All of this behavior has made me act differently toward her, and I don't think it helps. I have babysat and been a nanny to tons of kids over the years, and I have been emotionally closer to a number of them than I am my own daughter. I don't think it's a stage because it's seriously been going on for a least a year, and I don't know how to change the situation.
I am so afraid that I am totally going to spoil this next child because I don't want it to act the same way. I don't want to do that, but I have a friend who has a very clingy daughter, and I'd much rather have a child who is like that than a child who wouldn't miss me if I dropped off the face of the earth. One of the reasons I wanted children is the bond/connection you have with them...love, warmth, them being dependant on you for everything (at least for a little while), but my dd may as well be a child I babysit for who doesn't like me.
I would really like to know if there is anyone else who is having this problem, or if anyone has any suggestions as to how I should deal with this?


----------



## kerc

that's a hard one.

i know this is going to sound strange, but maybe back off from asking for affection? you can provide gentle hugs and kisses of course, but my daughter who is totally a mamas girl doesn't like to come clear across the room to kiss me. she's got better things to do









also maybe find some things you guys both like to do -- go to the park, color, whatever and do them!


----------



## DecemberSun

I agree with Kristin in that you should back off just a tad on expecting the affection. Sit down with her, play at her level, read books, sing songs, stack blocks and knock them over- bond with her that way. You're home with her all day- does she completely ignore you and not acknowledge you at all??? If you start small just playing with her, not expecting anything, I think she'll eventually give you a hug and kiss out of the blue, on her own terms.

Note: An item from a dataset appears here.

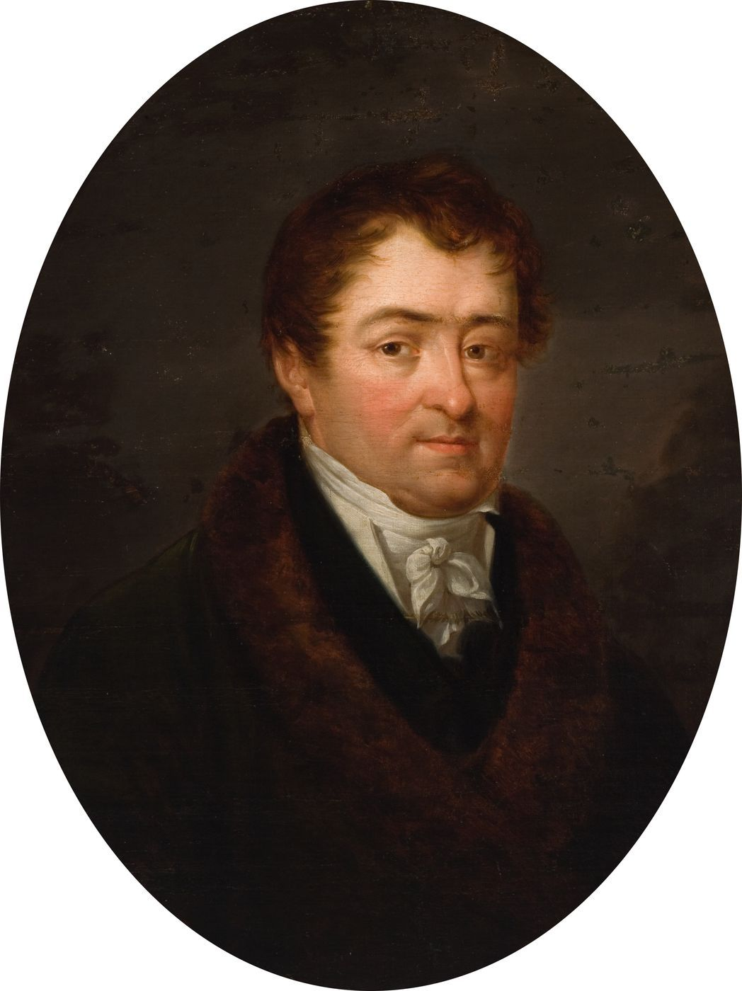 Беларуская (тарашкевіца): Партрэт Адама Бялькевіча (Adam Bialkievič)

I feel like this with my foster daughter a LOT. I've raised her since she was four days old (she's 18 months now), but sometimes I don't feel very close to her, and I know she feels it to. I DO love her, and she loves me, but we definitely aren't as close to each other as I am with my natural son. She has always arched away from me while I fed her a bottle, tried to cuddle her, or picked her up when she's hurt. It seems to piss her off MORE when I try to cuddle her sometimes! She is very close to my husband, however, so it doesn't bother me too much that she isn't clinging to me constantly. I know she has the proper bonding and attachment to him that she needs to grow up healthy and secure. She comes to me when she needs love when Daddy's not here, so I take what I can get!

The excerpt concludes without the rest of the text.